Because you can put emphasis on every single word in order and it will change the entire meaning of the sentence. Uh, compare. I never said I loved you to, I never said I loved you. Right? And that is information that is immediately lost when we reduce it to text. Um, for this, I basically, I, I tried on the left we have two text to speech models, which is, um, no less people using Falcon does not make it faster because Falcon is local.

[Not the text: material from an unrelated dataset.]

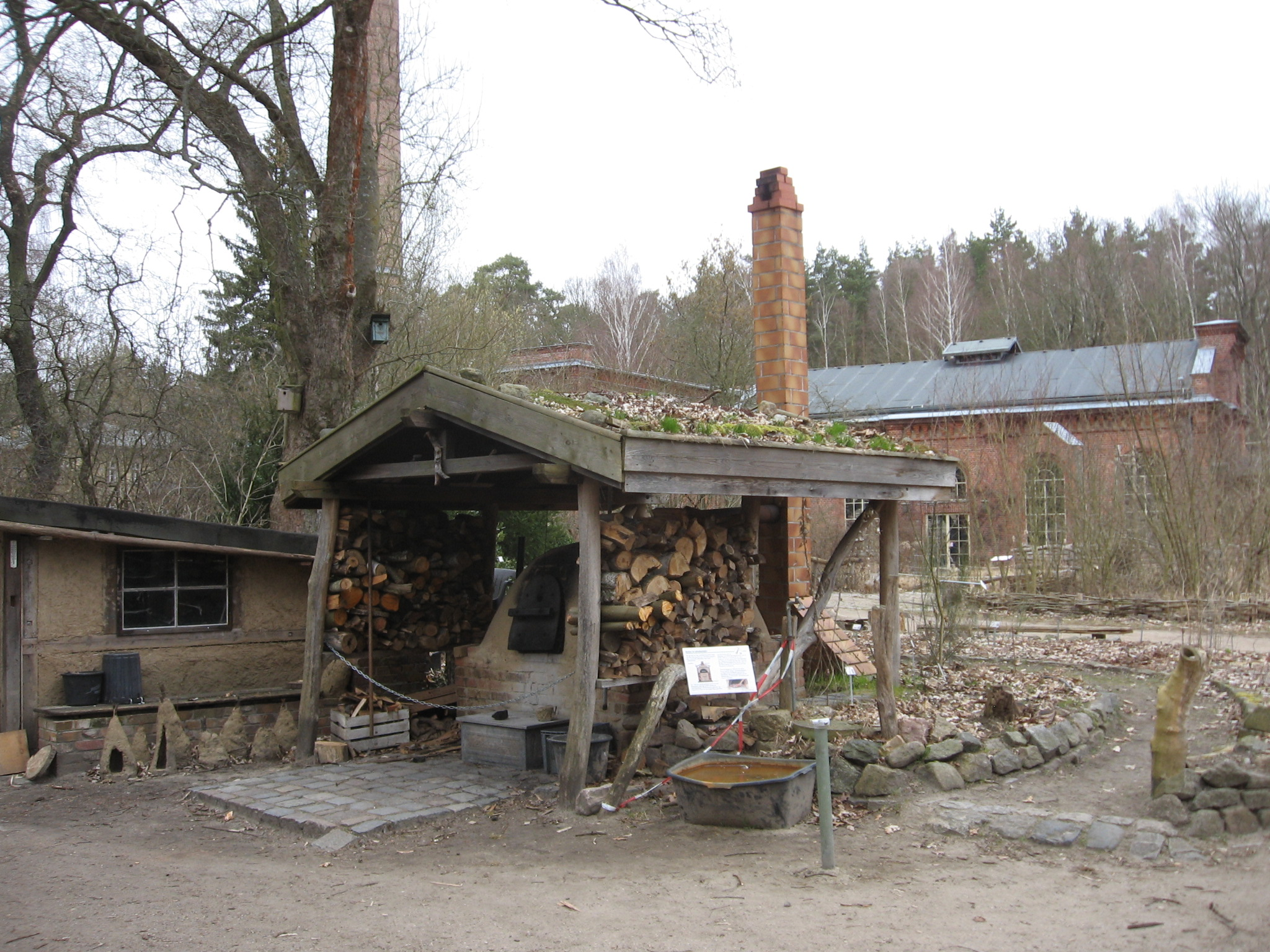 Lehmbackofen des Ökowerk Teufelssee; im Hintergrund Pumpengebäude.

It's downloadable, so it's just downloading that makes it faster. Just giving you a little, like wrap it up warning. Oh yeah, sure. Well the videos aren't playing, so we're good. Um, tortoise in 11 labs are text to speech, so they are completely reduced to text and I wish that I could show this to you. I wish it was playing, but tortoise, it basically, um, it does it, there's a lot of stuff wrong with it, but it ruins Trump's accent makes him sound like he's from all over and he's speaking French, so it's even worse.
11 Labs has it pretty trumpy, but it's not, it's still very not good. And neither of them capture any of the melody. Neither of them capture any of the phonetic information that gets lost. Uh, S V C is a speech to speech model, so it's only phonetic and it does a pretty good job, but it makes it sound like Trump has a severe cold and that he is French.
Whereas the Phonetic plus model, which this ingests both text in the form of the international phonetic alphabet and the uh, And phonetics, it ingests an actual audio clip as a reference. It sounds really, really fantastic. In fact, I, I posted it on my LinkedIn, so if you wanna, if you want to get a view of what this sounds like, um, you can go there and I'll actually give you this here.
Here are the three QR codes to connect with me. The left one is LinkedIn, the right one is my portfolio site, and the bottom one is my YouTube. Thank you so much. I'd love to connect with you all and talk more about this. All right, Lily. Awesome. Thank you so much, Chris. Yeah. Please join folks in the chat. I feel like they're gonna want links and questions and all that stuff.
Thank you so much. Sure. All right. So long.